In a Dark Time, the Eye begins to See: A Review of Busby Berkeley’s “By a Waterfall”
“I hereby grant your rascal camera full access to my crotch!” They seem to laugh indulgently (lashes curled, eyelids a flutter). “After all, Busby-wusby, it’s for a good cause!”
And what a cause, indeed.
American poet Theodore Roethke once wrote that “In a dark time, the eye begins to see.” Well. I’d say the Depression counts as a dark time, wouldn’t you? And oh what audience eyes were able to see!
Perhaps they nearly popped out in shock (I could be exaggerating).
Nevertheless, I can’t help thinking those viewing Busby Berkeley’s 1933 film Footlight Parade for the first time must have been surprised (delighted) at what that brazen (outlandish!) director had to show them.
A pioneer of the mobile camera, Berkeley felt shooting straight on was limiting—a surrender to the logistical constraints the theater should have to deal with, not film. So it should come as no surprise he granted his viewers glances of lithe young bodies slithering around sensuously from the unprecedented—if unspecific—angles of “below” or “above.”
Add the camera’s new positioning to a bleak-era’s collective need for vicarious extravagance to the zany vision of a heterosexual choreographer-director, and you’ll have quite the show.

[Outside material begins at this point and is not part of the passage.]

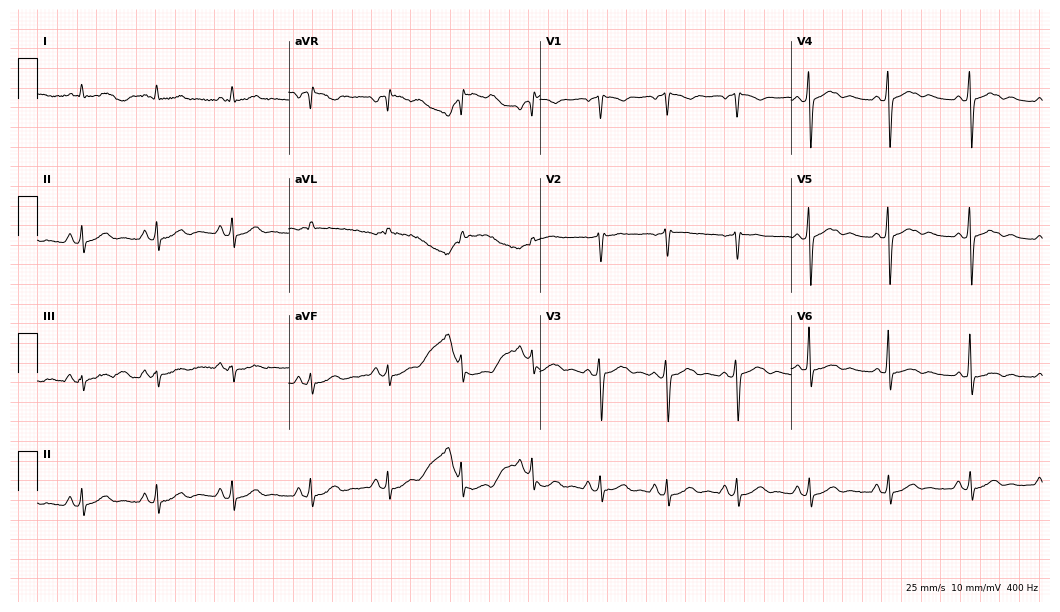
ECG (10.2-second recording at 400 Hz) — a 68-year-old male. Screened for six findings — first-degree AV block, right bundle branch block, left bundle branch block, sinus bradycardia, atrial fibrillation, sinus tachycardia — none is recorded. Other findings, if any, are not listed.

Reading a bit on the plot will illuminate the fact that the musical number, “By a Waterfall,” takes place in order to impress both audiences and a theater owner with the power to make or break a director’s career.
What ensues amounts to a possibly gratuitous display of ultra meta (we’re talking show within show within show within the original show itself—the film—here) performances. Dick Powell’s slightly emasculated and overpowering vibrato share an idyllic call-and-response singing scene with Ruby Keeler’s unexpectedly deep voice as the two commence the song, “By a Waterfall.”
The charming strains worm their way into your consciousness until you find yourself humming it on a walk or hearing it—complete with ‘30s era chorus—replaying in your head in a twilight zone-esque descant to the rest of your thoughts.
Looking appropriately like the time’s Bettie Boop-like ideal (tiny mouthed and delicate, short haired and pointy faced), Keeler implausibly transforms into a sort of long-haired dryad. The grassy patch on which she and Powell have been sitting (all along a stage) gives way to grotto, and—voila!—a group of lovely, body-suit clad, near-naked, nipple-less women appear, languishing on wet rocks…by a waterfall…while singing along to…“By a Waterfall.”
And here’s where the fun begins.
The women, indistinguishable from one another, subside into a meticulously choreographed aquatic number in which they splash about (some wearing metallic hair reminiscent of the recent Art Deco or a Gustav Klimt painting), eventually landing in gymnasium-sized pool!
At this point, the unfortunate individual rigid enough not to have suspended disbelief long before will have to relinquish all claims to it now, as what follows is nothing short of fantastical.
Women collectively dive into the large basin from great heights, as their leader, presumably Keeler, cuts through their scissor-formation in a move that from above appears animated. And suddenly, these modern-day mermaids bend into water-bound shapes that filmed from the bird’s eye view look geometric, kaleidoscopic and impeccable.
It would, perhaps, be unwise to ask the foolish question “why?” when Berkeley could just as easily respond with “because we can!” Who knew humans could be capable of such synchronized movement? (No, no, please don’t answer that.) The figures bend to and fro in a large unified snake that at one point resembles an autocratic intestine.
We get the impression no individual really matters here. What’s more, any weak link, any woman desiring to stand out at an inappropriate moment (i.e. in the midst of creating the tangled-limb-formed-human-
wheels) would be excommunicated from the Berkeley family and its disciples.
And maybe that’s what’s called for. Berkeley hands the film’s eager theater owner, its audiences and the real audiences (today’s viewers and those originally paying the meager fare for a matinee and a moment’s respite from the day’s drudgery and grim landscape) an escape. He hands them proof that magic could exist—women could band together to make intricate shapes or a man could fall asleep to the tender whisperings of a panoply of goddesses.
Footlight Parade is the real Purple Rose of Cairo—the valium to the Depression era housewife, the romance novel to a spinster, the hastily hidden and sneekily-procured porn mag belonging to the lonely teenaged boy—and, possibly a propos to today’s events, the bright spot (crotch shots and all) on which the eye may focus in what is, at the end, a dark time.